The lands occupied by Celtic peoples, whose existence can be traced over more than 25 centuries, were vast. Celts occupied land in modern day Eastern Europe, Greece, Spain, Northern Italy, Western Europe, England, Wales, Scotland and Ireland. The Celtic people have mystified anthropologists and historians for generations. They were a non literate culture whose history and literature was preserved through oral tradition. The only written records of their civilization are the texts left by classical authors, the first of which appear circa 500 BCE. These accounts, inaccurate as they may be, are important in that they demonstrate that the Celts came into cultural contact, and sometimes competition, with the Greeks as well as the Romans.

In recent years, modern archeology has been successful in reconstructing an echo of the "voice" of the ancient Celts. Facets of Celtic society, economy, and religion completely ignored by Classical texts have been brought to light. The classical image of Celtic life describes barbaric men and women dressed in uncured animal skins in primitive villages, people who worshipped strange deities and whose lives were consumed in blood feuds. Because of the authority of the classical authors, these ancient misconceptions were pervasive. They are visible, for example, hundreds of years later in some of the Shakespearean characters that people Cymbelline and King Lear.
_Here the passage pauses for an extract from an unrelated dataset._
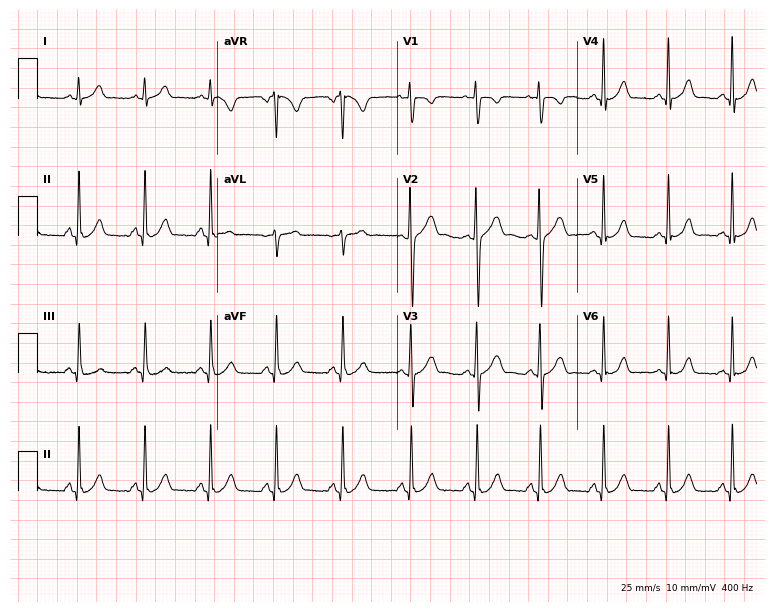
12-lead ECG (7.3-second recording at 400 Hz) from a female patient, 30 years old. Screened for six findings — first-degree AV block, right bundle branch block, left bundle branch block, sinus bradycardia, atrial fibrillation, sinus tachycardia — none is recorded.

The Celts impressed the Greeks and Romans with their bold dress and powerful appearance. Generally characterized by classical observers as a people of fair hair, of red or gold, and fair complexions, (although the people of the British Isles were described as small and dark-haired) most Celtic women apparently stood taller than the average Roman citizen. Celtic women, upon reaching maturity, adopted a complex braided style for their hair, and wore dyed and embroidered dresses. Plaids, or wrapped woven cloaks, were common for men and women alike, and gold and silver torques and armrills, as well as rings, adorned wealthy Celts. Brooches that held closed the openings of dresses and plaids were another common feature of Celtic dress. Gallic men commonly spiked their hair and bleached it to an almost white color with chalky water, and wore their beards long, while the Bretons and Picts tattooed their arms and faces with blue. Many Danish and English bogs have yielded archeological evidence of cloth and dress, and Roman historians such as Tacitus also document some of the customs of everyday Celtic life.
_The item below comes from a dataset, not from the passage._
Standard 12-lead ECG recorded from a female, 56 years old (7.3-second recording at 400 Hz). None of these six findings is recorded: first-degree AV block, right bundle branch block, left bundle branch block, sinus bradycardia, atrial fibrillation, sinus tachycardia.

Some features of Celtic life were not as closely chronicled in classical sources. The quality of Celtic metal-work was technically and artistically advanced. Most Celtic people lived in well-populated farming villages, with larger towns linking smaller settlements and acting as meeting sites for economic and cultural activity. Fortified cities and shrines were erected along well-travelled roadways. This evidence of a more complex society in pre-Roman Europe has led some scholars to rethink conclusions drawn from classical texts by such authors as Caesar, Polybius, and Strabo. Celtic societies, once considered "barbaric" as seen through the lens of classical observers, are now looked upon as advanced cultures networked through the bond of a common linguistic heritage.

Piecing together the culture and lives of the ancient Celts, in the absence of clear archeological or textual record, is not an easy task. No one is even sure where the term "Celtic" comes from. With a great deal of inconsistency, classical sources provide tantalizing but incomplete information about the peoples called Keltoi and Galatatae by the Greeks, and Celtae or Galli by the Romans. Two thousand years ago, the term Celt was used specifically for peoples inhabiting continental Europe; the denizens of England and Ireland were not to be called "Celts" until seventeenth and eighteenth-century linguistic scholarship began to identify the inhabitants of the pre-Roman British Isles as Celtic peoples.

Who were the Celts? The issue is further obscured by the eighteenth and nineteenth-century Romantics. Clumping all of the Celtic peoples into one homogeneous family with a single ethnic identity, the Romantics exalted the idea of the "noble savage." The notion of the "romantic highlander" and the modern conception of the druids are based on these romanticized images of Celtic history and culture. Modern nationalist writers such as William Butler Yeats in Ireland and Sir Walter Scott in Scotland used such idealized portraits as the basis of a new pan-Celtic movement that offered resistance to the modernization and imperialism of Victorian Britain.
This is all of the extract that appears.